By far the best scene in Prince's movie was the new version of Glamorous Life. Prince's direction of that number shows much of what distinguished him as a stage director: passion for bringing new material to life, a singular understanding of character, narrative, exposition, and musicality and an unparalleled bag of magic tricks to energize a song. Perhaps the song is more right for the movies because it was written for the movies. But I wonder if Prince only believed in his powers as a movie director and owned that in his direction of that scene. And whether, because this new song was the only new song for the film, it was the only time during the film's preparation and filming that he truly caught his stride and felt in the element of his livelihood.
Because the energy he brought to that scene is AWOL from the rest of the movie.
Broadway Legend Joined: 1/22/14
Ha! Pauline Kael would write that.
Understudy Joined: 5/5/09
I enjoy the writing of Kael (I have all her books, and followed her avidly during her New Yorker tenure), but that's not the same as saying I go along with all her opinions, not by a long shot. She definitely had her blind spots, one of which is anything reminiscent of operetta. So she was never going to like any version of A Little Night Music.
Nevertheless, she did have some accurate insights, and she kind of said for all time with "This picture has been made as if the director (Harold Prince) had never seen a movie." He had zero feel for movie syntax or rhythms, and wisely never tried to do it again. Other problems include the worst cinematographer in the business (seriously, look at anything Arthur Ibbetson did -- it always seems to be happening underwater), the shift to Vienna (which I assume had to do with where the funding was coming from, but it was still a mistake to accept), and an unimaginative screenplay, which rather than expanding the fantasy of the stage show, eliminated it (and in the process eviscerated the score). And all of those matter. But it's really Prince's work that accounts for 90% of the bad.

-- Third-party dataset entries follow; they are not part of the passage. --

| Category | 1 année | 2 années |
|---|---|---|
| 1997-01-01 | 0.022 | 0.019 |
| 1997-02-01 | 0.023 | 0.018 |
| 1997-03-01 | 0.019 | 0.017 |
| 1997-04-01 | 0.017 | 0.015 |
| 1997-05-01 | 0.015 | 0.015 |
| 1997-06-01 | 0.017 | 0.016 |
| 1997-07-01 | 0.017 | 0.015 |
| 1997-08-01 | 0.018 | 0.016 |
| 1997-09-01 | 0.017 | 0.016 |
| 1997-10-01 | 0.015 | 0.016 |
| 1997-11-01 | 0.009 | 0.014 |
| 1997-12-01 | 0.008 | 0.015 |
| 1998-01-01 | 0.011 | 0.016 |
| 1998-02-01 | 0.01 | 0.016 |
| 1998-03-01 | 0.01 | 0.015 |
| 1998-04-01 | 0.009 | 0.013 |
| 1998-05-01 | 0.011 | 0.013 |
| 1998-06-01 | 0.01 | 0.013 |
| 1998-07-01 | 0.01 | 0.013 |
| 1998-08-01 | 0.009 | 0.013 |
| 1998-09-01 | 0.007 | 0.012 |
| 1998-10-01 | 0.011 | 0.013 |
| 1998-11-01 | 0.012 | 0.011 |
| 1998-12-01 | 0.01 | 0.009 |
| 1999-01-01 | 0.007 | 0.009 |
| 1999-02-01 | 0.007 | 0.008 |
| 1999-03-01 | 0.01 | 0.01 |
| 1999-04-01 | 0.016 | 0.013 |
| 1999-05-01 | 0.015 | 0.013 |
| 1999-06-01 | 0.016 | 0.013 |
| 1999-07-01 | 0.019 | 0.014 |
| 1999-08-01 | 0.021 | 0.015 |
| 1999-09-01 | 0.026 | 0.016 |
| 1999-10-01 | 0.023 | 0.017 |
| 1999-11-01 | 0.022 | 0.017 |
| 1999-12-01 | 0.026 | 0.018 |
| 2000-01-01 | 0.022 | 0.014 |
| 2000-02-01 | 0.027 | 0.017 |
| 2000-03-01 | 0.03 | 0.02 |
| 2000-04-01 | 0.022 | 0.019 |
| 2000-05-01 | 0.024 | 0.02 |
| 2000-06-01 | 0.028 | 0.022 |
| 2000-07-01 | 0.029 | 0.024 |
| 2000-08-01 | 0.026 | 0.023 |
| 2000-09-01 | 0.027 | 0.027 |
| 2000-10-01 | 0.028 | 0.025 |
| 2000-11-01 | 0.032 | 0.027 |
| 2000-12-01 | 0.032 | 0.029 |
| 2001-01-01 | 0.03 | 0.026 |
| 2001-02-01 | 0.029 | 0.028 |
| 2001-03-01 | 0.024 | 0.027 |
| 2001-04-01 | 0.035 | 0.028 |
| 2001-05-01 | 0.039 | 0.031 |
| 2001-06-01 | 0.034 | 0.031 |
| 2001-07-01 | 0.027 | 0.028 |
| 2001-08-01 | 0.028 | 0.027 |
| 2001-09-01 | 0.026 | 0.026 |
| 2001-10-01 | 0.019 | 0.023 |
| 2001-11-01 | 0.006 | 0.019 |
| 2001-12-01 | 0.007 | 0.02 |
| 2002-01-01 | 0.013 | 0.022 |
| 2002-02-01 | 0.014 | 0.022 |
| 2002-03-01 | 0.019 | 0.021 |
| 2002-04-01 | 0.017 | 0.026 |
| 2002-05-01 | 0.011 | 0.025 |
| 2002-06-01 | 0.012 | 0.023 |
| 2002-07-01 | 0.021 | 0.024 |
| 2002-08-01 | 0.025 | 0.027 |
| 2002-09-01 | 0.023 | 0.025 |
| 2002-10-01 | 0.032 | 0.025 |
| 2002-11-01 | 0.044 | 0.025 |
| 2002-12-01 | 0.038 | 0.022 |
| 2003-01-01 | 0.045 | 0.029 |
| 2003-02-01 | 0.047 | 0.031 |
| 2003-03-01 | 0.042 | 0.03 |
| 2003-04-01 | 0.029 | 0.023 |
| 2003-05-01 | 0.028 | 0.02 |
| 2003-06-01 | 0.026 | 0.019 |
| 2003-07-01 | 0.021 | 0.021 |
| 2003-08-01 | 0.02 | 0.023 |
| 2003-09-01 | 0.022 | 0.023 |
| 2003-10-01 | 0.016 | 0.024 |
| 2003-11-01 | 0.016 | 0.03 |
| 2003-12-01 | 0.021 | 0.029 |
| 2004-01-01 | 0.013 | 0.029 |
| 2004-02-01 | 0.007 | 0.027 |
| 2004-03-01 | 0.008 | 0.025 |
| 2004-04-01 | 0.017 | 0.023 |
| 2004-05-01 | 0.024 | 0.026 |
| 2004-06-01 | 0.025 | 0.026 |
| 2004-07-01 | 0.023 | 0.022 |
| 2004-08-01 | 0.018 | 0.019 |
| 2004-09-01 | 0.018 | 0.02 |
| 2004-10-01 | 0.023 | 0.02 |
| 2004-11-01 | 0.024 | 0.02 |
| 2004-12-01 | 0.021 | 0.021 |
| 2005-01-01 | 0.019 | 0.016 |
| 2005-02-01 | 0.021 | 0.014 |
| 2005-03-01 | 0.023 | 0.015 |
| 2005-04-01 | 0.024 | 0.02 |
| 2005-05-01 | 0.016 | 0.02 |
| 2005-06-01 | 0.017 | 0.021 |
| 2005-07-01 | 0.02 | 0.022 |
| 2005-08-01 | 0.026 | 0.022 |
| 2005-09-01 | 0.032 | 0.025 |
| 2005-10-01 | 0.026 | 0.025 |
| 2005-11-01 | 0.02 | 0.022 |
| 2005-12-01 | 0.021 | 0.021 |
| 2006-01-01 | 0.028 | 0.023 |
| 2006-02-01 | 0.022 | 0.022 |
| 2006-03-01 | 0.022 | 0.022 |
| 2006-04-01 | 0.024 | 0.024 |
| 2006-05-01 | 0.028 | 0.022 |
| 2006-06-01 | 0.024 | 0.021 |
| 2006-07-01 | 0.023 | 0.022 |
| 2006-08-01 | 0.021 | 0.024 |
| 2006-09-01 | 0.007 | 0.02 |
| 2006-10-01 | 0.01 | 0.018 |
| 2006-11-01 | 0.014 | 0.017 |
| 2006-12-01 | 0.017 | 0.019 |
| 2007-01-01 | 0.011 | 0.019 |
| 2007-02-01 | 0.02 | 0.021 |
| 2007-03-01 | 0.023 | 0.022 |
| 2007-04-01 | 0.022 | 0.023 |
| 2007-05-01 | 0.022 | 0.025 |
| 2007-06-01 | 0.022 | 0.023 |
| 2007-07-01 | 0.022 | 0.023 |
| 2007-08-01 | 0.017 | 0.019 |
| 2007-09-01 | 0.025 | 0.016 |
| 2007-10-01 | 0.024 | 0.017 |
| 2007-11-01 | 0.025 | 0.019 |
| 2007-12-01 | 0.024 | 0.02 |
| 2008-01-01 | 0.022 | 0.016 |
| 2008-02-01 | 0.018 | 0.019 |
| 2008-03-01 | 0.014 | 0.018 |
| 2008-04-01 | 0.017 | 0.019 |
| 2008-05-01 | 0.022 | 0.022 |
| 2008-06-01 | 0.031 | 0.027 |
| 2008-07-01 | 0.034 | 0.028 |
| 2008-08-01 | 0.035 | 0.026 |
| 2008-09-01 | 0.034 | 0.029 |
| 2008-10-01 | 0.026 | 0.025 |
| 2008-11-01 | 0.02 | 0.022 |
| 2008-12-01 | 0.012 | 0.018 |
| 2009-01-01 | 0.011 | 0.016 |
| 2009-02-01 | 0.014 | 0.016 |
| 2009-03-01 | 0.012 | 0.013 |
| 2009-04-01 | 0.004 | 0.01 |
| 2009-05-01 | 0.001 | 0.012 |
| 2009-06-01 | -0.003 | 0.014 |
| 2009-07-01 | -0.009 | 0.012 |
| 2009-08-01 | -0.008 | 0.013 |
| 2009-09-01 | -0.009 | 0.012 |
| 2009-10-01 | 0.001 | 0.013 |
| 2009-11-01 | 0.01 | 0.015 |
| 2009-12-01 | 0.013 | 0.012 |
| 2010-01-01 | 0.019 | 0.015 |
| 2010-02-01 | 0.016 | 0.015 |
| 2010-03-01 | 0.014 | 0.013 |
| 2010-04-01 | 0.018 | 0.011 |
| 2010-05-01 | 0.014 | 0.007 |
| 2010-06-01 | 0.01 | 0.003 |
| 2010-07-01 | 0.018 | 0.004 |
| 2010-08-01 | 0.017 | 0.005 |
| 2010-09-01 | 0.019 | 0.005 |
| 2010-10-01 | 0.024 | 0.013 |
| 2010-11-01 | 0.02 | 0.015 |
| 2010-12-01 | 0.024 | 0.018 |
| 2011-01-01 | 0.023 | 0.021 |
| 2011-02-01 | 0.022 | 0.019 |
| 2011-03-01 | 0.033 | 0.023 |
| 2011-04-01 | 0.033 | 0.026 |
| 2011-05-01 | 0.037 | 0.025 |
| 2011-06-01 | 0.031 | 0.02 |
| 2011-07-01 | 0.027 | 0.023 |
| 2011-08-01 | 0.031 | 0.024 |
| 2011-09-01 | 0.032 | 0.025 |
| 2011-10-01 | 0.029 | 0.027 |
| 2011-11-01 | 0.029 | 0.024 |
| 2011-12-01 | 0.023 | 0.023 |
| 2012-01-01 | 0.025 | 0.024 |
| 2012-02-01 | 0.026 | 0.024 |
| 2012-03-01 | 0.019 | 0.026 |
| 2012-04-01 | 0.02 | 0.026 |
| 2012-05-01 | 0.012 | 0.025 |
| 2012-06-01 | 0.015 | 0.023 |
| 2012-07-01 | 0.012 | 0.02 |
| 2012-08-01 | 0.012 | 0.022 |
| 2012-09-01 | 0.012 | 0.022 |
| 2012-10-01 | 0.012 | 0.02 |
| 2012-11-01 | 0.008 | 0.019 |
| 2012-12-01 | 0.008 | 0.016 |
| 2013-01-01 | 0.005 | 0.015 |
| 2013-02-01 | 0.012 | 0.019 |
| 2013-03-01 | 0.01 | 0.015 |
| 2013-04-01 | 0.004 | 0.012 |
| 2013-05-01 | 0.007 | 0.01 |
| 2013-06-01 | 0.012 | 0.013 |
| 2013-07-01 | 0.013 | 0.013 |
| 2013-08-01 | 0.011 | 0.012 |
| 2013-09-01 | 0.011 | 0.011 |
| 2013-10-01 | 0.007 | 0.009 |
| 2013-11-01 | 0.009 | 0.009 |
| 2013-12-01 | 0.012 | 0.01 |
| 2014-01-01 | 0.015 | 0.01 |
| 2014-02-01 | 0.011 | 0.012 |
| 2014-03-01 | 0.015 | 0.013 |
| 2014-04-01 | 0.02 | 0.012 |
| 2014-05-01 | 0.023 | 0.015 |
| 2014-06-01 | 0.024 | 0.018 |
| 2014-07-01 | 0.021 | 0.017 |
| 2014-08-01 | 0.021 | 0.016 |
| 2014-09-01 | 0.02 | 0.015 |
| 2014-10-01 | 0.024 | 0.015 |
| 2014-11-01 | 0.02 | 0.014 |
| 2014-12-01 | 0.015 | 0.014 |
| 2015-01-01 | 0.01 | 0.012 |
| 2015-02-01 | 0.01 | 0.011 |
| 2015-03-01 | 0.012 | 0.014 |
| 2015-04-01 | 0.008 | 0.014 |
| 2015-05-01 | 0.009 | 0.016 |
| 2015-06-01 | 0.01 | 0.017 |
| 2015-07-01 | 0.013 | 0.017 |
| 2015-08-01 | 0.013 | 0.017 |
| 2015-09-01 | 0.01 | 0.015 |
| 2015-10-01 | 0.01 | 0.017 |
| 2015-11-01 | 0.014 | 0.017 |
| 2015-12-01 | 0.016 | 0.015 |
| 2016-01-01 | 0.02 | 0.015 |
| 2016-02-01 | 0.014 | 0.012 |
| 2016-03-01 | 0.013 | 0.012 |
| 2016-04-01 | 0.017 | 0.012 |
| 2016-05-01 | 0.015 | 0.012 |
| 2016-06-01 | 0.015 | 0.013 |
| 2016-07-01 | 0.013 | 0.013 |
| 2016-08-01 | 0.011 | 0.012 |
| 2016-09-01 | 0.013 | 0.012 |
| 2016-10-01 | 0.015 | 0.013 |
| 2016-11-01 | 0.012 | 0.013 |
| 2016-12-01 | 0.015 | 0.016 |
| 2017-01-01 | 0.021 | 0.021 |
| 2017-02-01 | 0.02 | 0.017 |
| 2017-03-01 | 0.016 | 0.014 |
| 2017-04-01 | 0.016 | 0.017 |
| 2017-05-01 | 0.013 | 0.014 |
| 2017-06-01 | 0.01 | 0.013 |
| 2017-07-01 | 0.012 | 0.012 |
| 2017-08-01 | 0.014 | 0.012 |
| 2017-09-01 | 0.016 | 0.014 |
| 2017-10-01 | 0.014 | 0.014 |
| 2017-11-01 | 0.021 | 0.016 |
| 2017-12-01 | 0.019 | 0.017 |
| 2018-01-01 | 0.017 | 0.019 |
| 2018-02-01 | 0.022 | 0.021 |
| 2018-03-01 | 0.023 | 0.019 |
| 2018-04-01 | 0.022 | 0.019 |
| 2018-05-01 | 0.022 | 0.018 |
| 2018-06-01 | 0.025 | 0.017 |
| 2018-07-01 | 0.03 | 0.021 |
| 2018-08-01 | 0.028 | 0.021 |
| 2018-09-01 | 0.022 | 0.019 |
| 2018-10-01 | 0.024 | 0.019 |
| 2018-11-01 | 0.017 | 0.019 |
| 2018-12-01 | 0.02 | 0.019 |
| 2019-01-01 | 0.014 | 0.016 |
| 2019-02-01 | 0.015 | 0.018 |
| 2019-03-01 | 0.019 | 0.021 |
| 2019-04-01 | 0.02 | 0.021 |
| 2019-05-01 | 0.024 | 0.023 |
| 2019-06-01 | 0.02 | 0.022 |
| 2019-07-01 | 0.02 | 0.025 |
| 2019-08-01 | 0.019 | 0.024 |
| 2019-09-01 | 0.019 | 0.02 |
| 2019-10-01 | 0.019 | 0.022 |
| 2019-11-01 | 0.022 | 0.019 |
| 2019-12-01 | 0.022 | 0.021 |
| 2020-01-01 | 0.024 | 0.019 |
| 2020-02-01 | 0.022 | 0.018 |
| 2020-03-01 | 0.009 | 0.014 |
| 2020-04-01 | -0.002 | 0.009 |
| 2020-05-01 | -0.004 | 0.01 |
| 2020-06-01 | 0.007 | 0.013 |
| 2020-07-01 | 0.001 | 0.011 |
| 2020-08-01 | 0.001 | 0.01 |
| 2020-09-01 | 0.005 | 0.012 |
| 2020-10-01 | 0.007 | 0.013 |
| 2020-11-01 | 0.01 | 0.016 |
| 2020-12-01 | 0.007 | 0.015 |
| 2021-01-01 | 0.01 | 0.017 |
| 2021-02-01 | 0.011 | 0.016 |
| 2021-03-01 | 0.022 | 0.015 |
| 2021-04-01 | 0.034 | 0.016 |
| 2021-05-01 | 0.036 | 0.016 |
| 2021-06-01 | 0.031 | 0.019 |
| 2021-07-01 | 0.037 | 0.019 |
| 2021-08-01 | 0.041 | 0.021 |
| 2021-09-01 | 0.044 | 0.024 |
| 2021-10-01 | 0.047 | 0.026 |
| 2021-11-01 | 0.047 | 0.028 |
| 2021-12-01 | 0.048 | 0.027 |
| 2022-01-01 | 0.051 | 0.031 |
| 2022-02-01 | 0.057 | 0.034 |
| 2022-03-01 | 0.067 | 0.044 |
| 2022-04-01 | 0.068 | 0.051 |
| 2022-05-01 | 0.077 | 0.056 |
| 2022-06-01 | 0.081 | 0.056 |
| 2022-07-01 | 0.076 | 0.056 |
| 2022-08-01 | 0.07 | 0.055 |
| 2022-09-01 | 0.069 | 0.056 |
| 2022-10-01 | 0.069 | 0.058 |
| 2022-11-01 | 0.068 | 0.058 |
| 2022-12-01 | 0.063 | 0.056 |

The good? The new Tunick orchestrations, Diana Rigg, and looking at Lesley-Anne Down.
Rinaldo said: "The good? The new Tunick orchestrations, Diana Rigg, and looking at Lesley-Anne Down."
Of course, the film was able to win Jonathan Tunick an Oscar in the retired category of Best Adapted Score, which was how he received the 'O' in his EGOT.
Broadway Legend Joined: 7/20/03
QueenAlice said: "Was there ever given an explanation why they did that? Filming locations?"
That's where the film's financiers wanted it shot.
Broadway Legend Joined: 10/11/11
The story also lends itself to looking beautiful and ornate and classy.
The movie is really ugly and low saturated.